# Nephrolepis exaltata



## lilherp25 (Mar 29, 2010)

hello i bought a Nephrolepis exaltata fern from walmart and put it in my viv, about a week later it started to rot and died  so i went and bought 2 more figuring it was just a mishap, i put one in the viv and left one outt. the one in the viv also started to turn brown and rot so i quickly took it out while the other stayed perfecly fine? could it be the humidity? or lack of air flow?


----------



## Arrynia (Dec 27, 2009)

How wet is your substrate?


----------



## zBrinks (Jul 16, 2006)

Most house plants are not grown in the high humidity and dampness found in a typical vivaria. Given enough time, many plants will die back, then grow new foliage better suited to vivarium conditions.


----------



## Arrynia (Dec 27, 2009)

zBrinks said:


> Most house plants are not grown in the high humidity and dampness found in a typical vivaria. Given enough time, many plants will die back, then grow new foliage better suited to vivarium conditions.


That was another thought that had entered my mind. When I first set up my exo viv, I planted 4 korean rock ferns. All but one of them died back and then started shooting up new fronds shortly after. They are growing very well now.


----------



## lilherp25 (Mar 29, 2010)

ok they are still in pots and they arent waterlogged so i dont think it was that, so should i just put them all in there and let them die off and see if they grow back?


----------



## Groundhog (Dec 17, 2006)

No, no, no--

Did I mention, no?

1) ZBrinks is correct, and here's why: Plants grown in pots develop root systems for pots. Pots drain. Go buy a Philodendron micans or Syngonium at Home Depot in a 3 1/2" pot; plant it in a vivarium and I guarantee it will rot--you essentially suffocate the root system (especially in wetter substrates). We have all seen this happen. Order the same plant from Black Jungle or Josh and it will usually live.

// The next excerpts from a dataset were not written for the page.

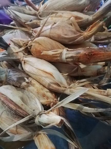 Chanchamitos
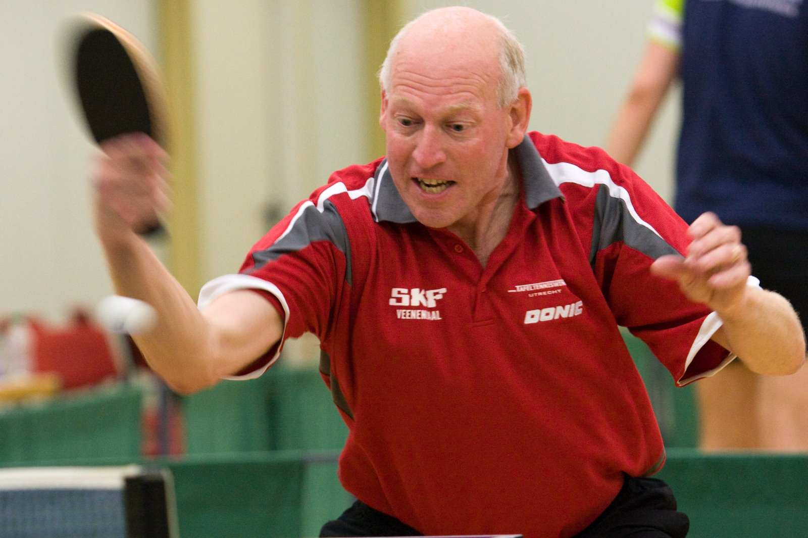 Ron van Spanje, 2009, Top 12 toernooi Deventer
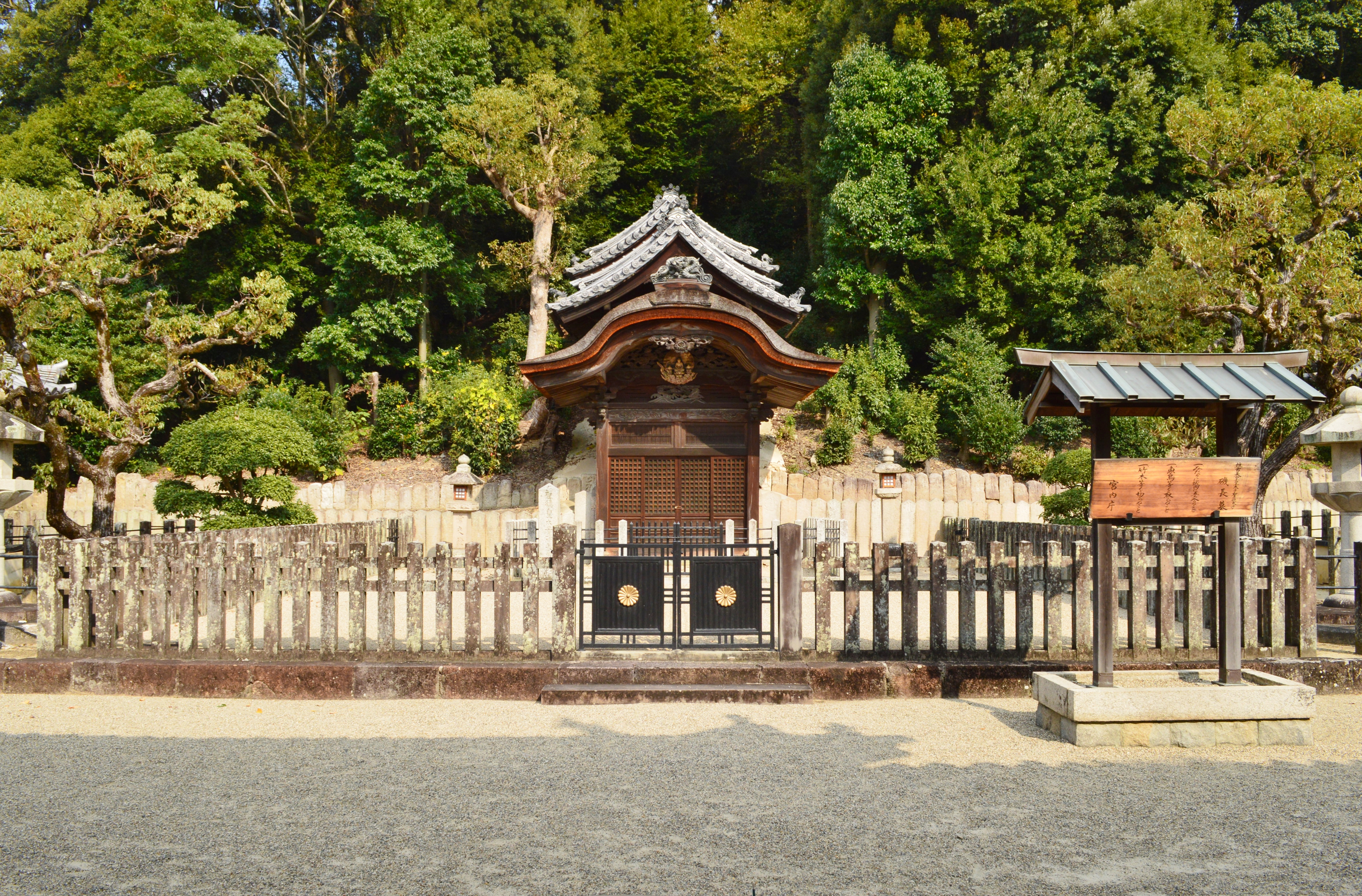 聖徳太子磯長墓 拝所
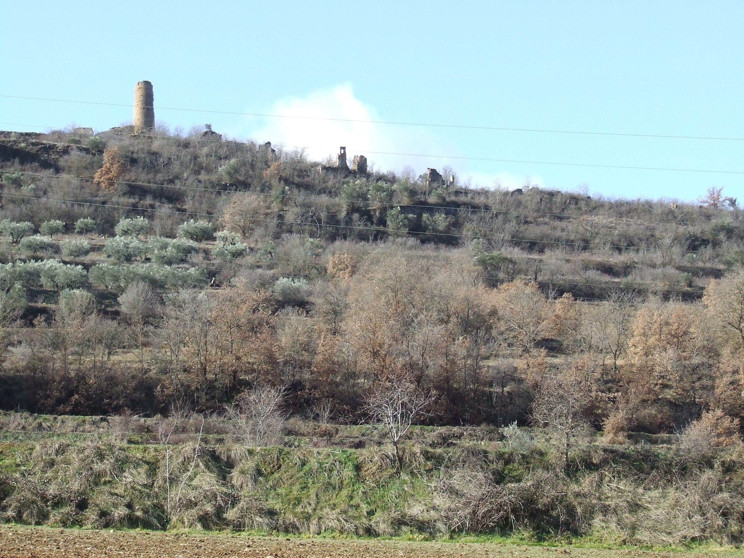 Vista del poble vell de Puigcercós (Palau de Noguera, Tremp, Pallars Jussà)
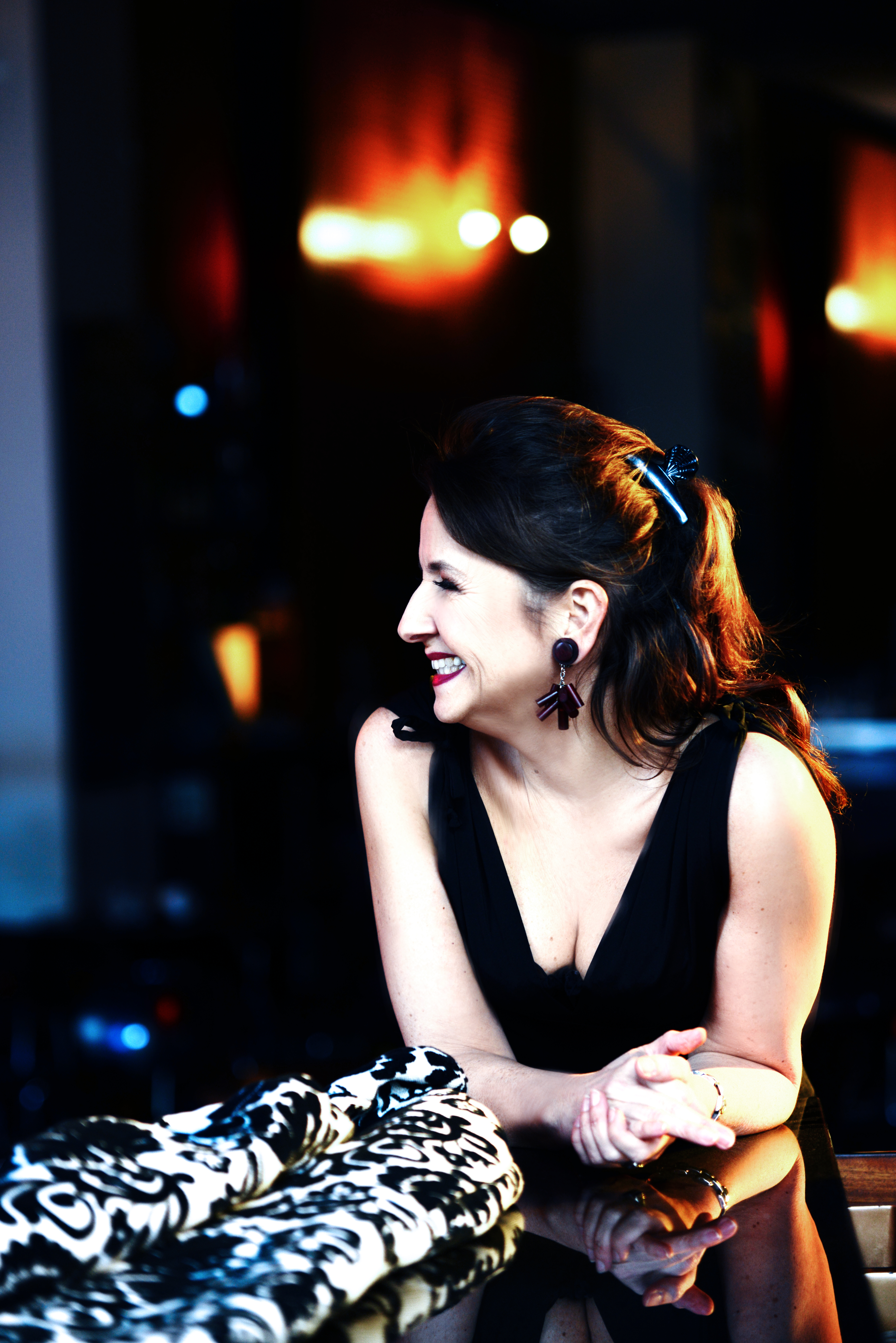 Alexa Rodrian, Foto by Miriam Knickriem
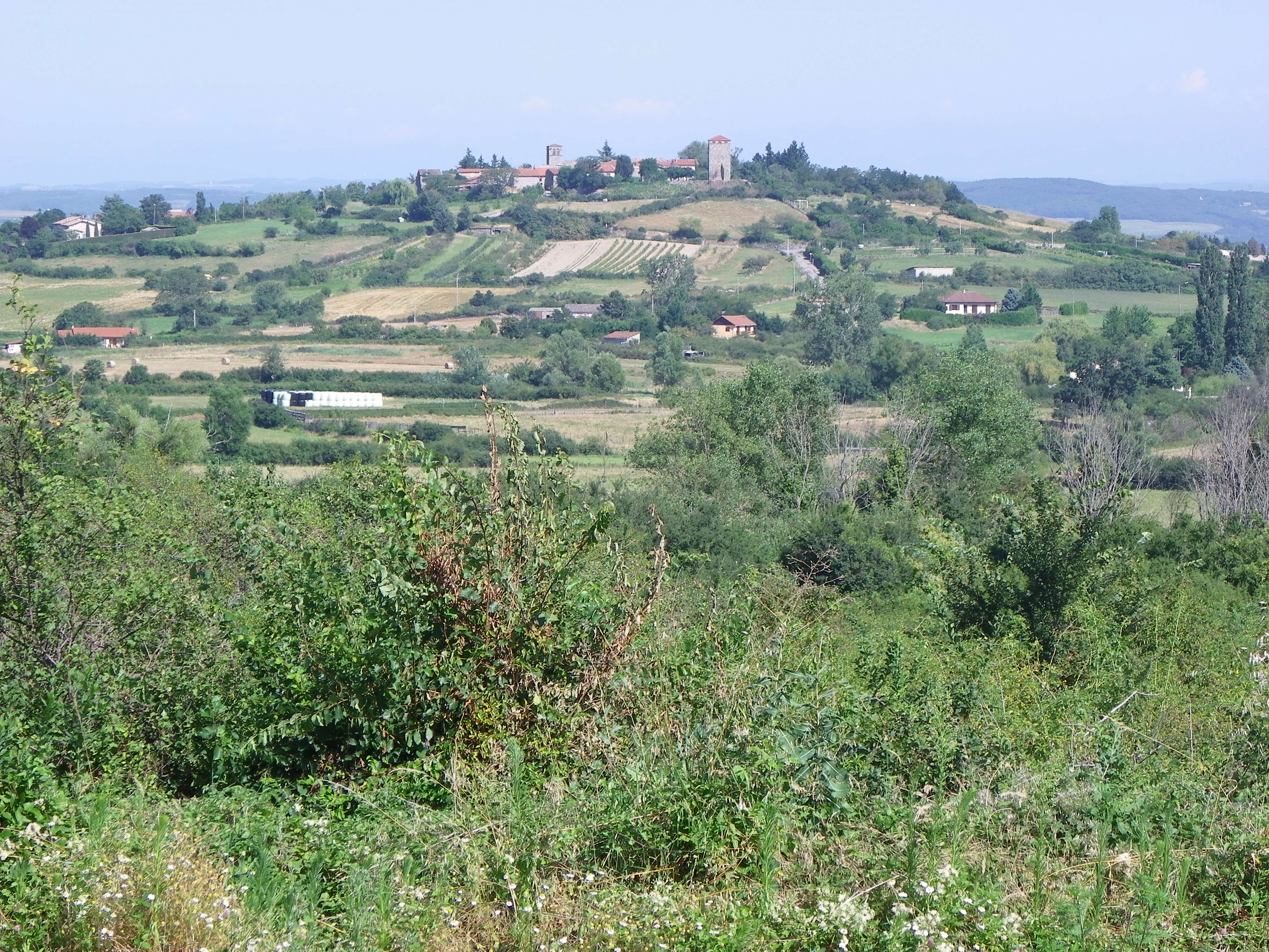 Vieux bourg de Montagny vu de Taluyers

If you want, you can buy a houseplant and trim off much of the roots and plant it. although some plants hate that, such as begonias, ferns and some aroids (It works with Ficus pumila, Episcia, Cryptanthus). But I know for myself, I started having much greater success when I started using plants from terrarium companies, and/or used the Home Depot plants to make cuttings (Cuttings will usually root.) 

2) Tank substrates are different than potting soil; we know we should not use potting mixes as tank substrates. Before one says "duh," consider that it is not easy to remove a terrarium plant and stick it in a pot, either. Its root sytem takes a while to adjust, and its leaves will not appreciate the drop in humidity. 

3) Similarly, I grow some "houseplants" as perennial garden plants, such as Selaginella uncinata, Adiantum, Sinningia, Hemiboea, Rosemary, Saxifraga stolonifera, Dyckia, Ophiopogon (Mondo grass). And I'm in New York. They adjust well. But I would NEVER consider using their garden soil in a tank OR a pot.

P.S. I did not have success with Korean rock fern :-(


----------